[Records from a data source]

BEGIN

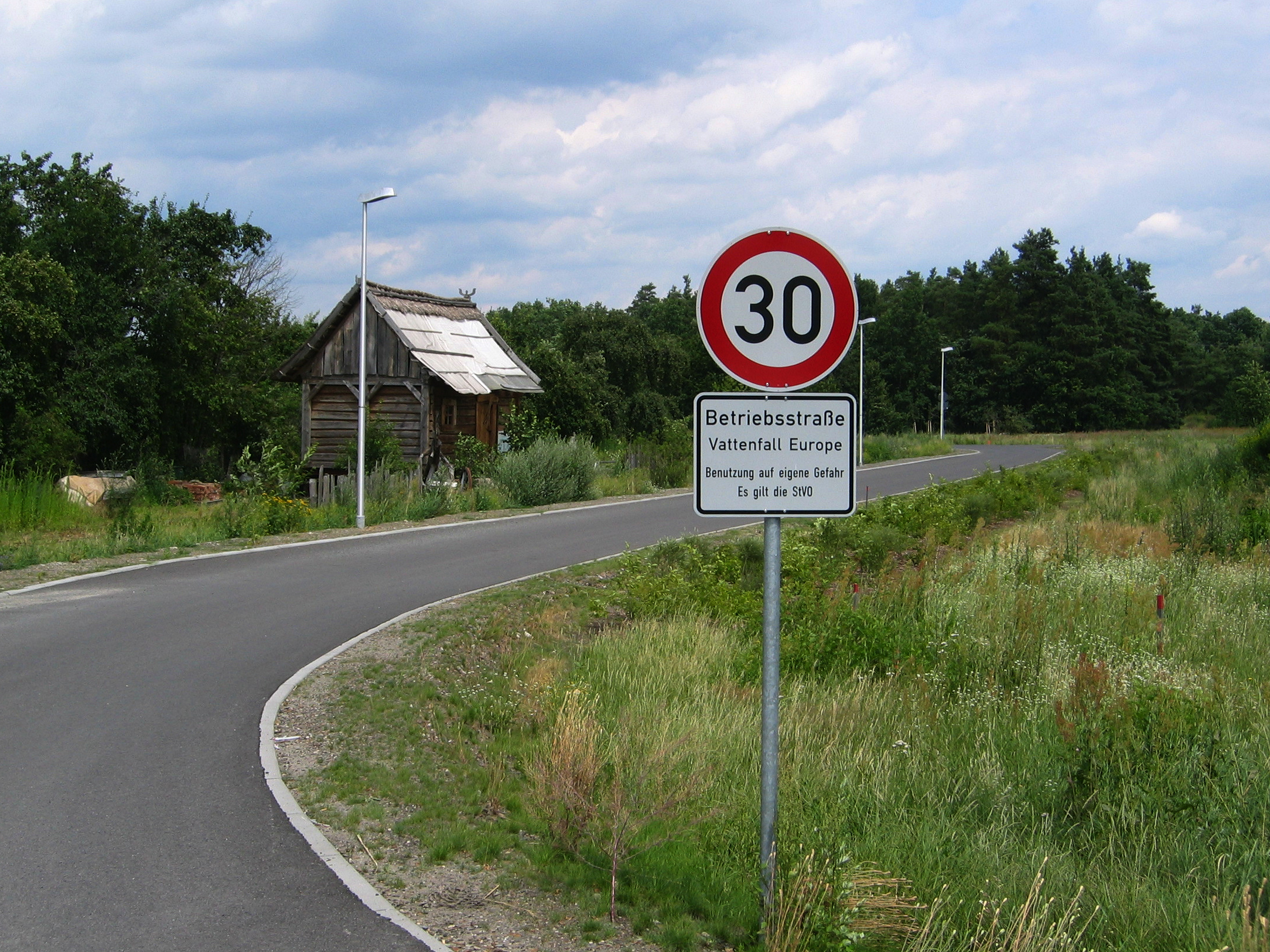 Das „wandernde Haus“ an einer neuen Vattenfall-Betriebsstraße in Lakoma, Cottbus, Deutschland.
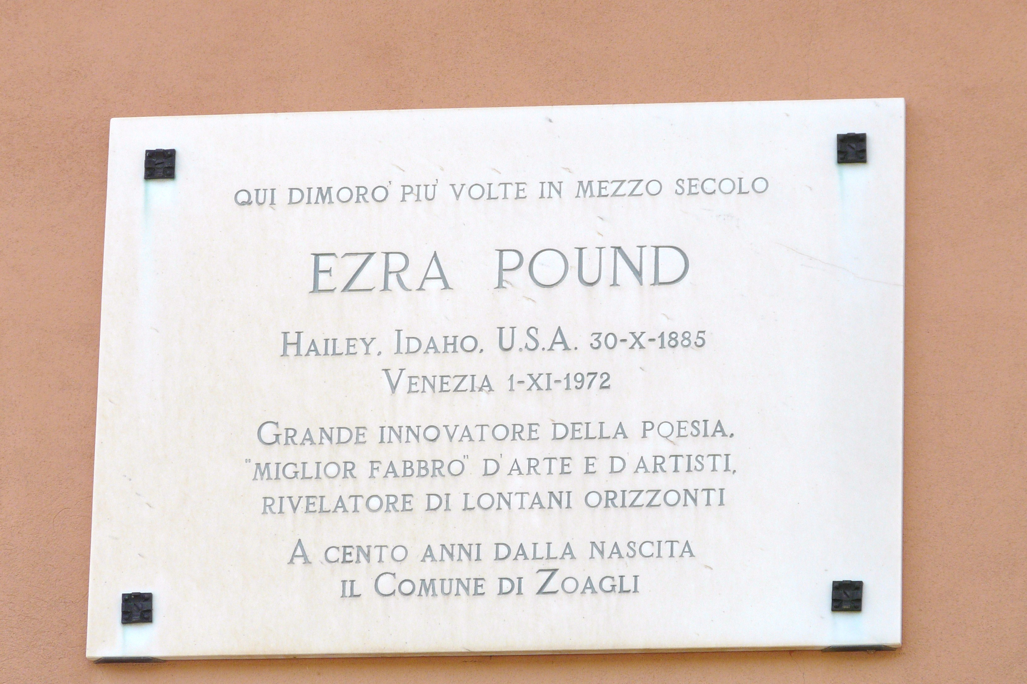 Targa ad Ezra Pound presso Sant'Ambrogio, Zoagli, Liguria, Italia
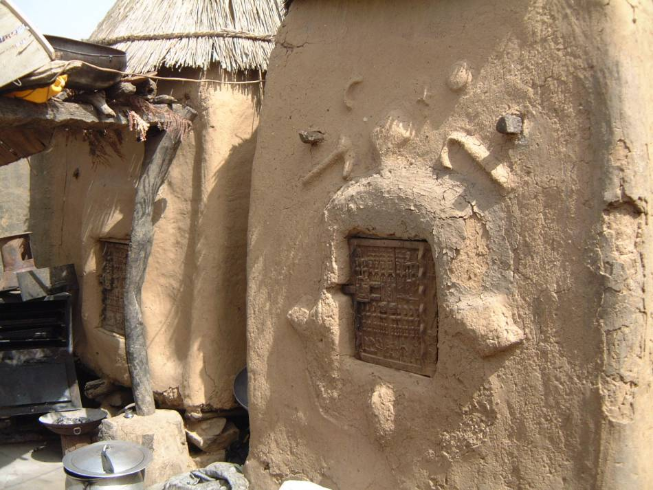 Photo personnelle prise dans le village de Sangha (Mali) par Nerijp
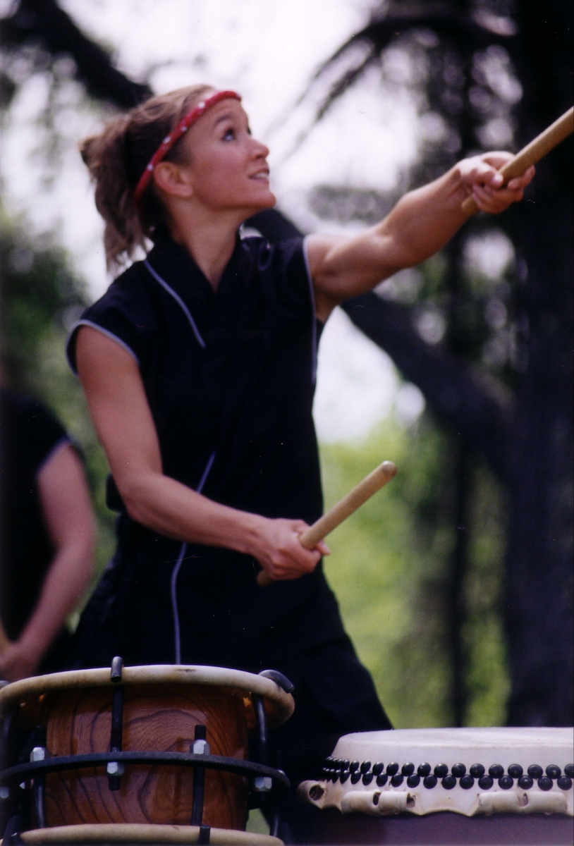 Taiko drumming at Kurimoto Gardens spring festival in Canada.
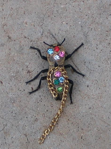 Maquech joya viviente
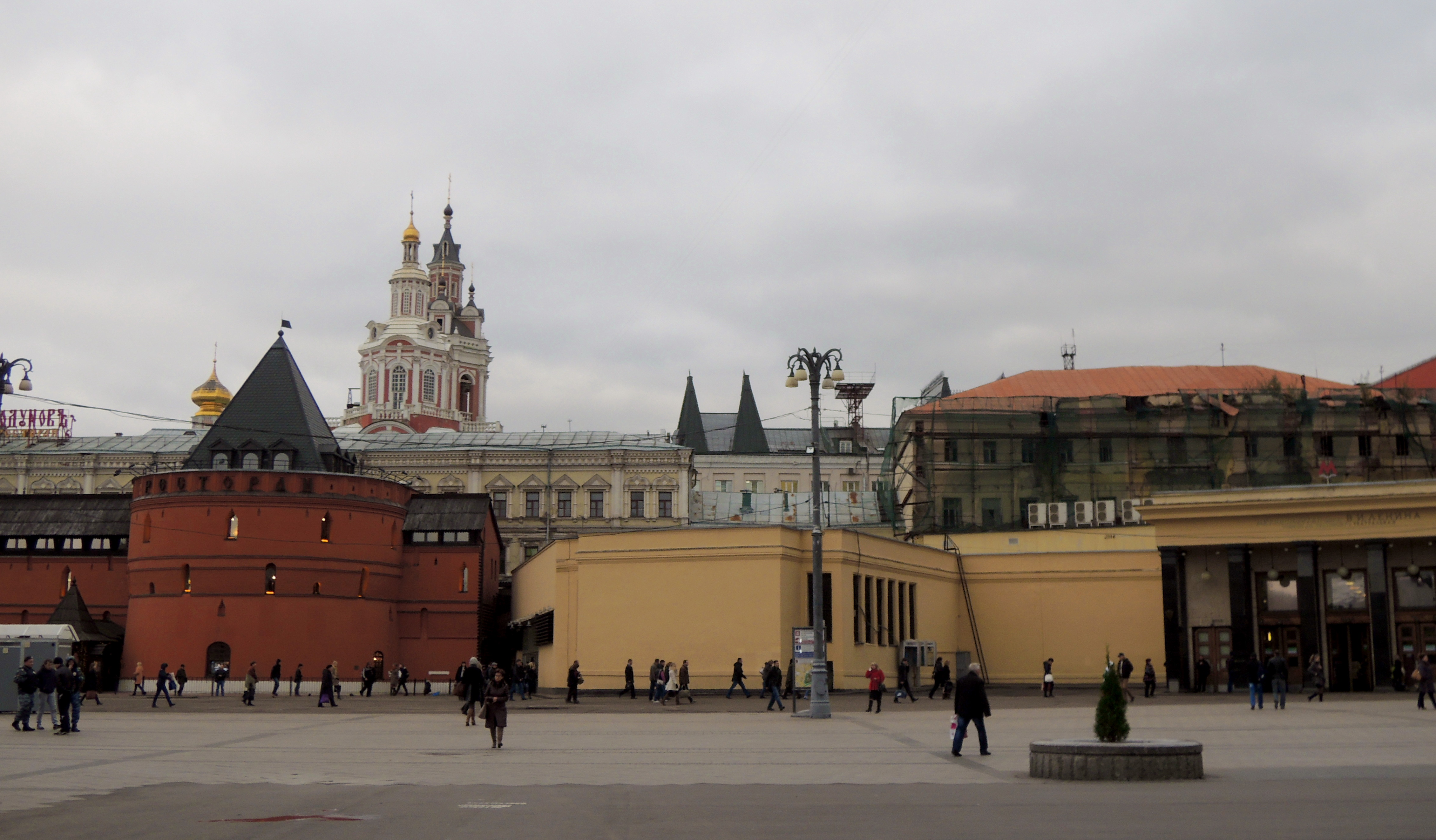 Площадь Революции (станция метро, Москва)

END

# What you need to do
Once the pictures are set aside, repeat each entry exactly as it stands.

# Written solution
 Das „wandernde Haus“ an einer neuen Vattenfall-Betriebsstraße in Lakoma, Cottbus, Deutschland.
 Targa ad Ezra Pound presso Sant'Ambrogio, Zoagli, Liguria, Italia
 Photo personnelle prise dans le village de Sangha (Mali) par Nerijp
 Taiko drumming at Kurimoto Gardens spring festival in Canada.
 Maquech joya viviente
 Площадь Революции (станция метро, Москва)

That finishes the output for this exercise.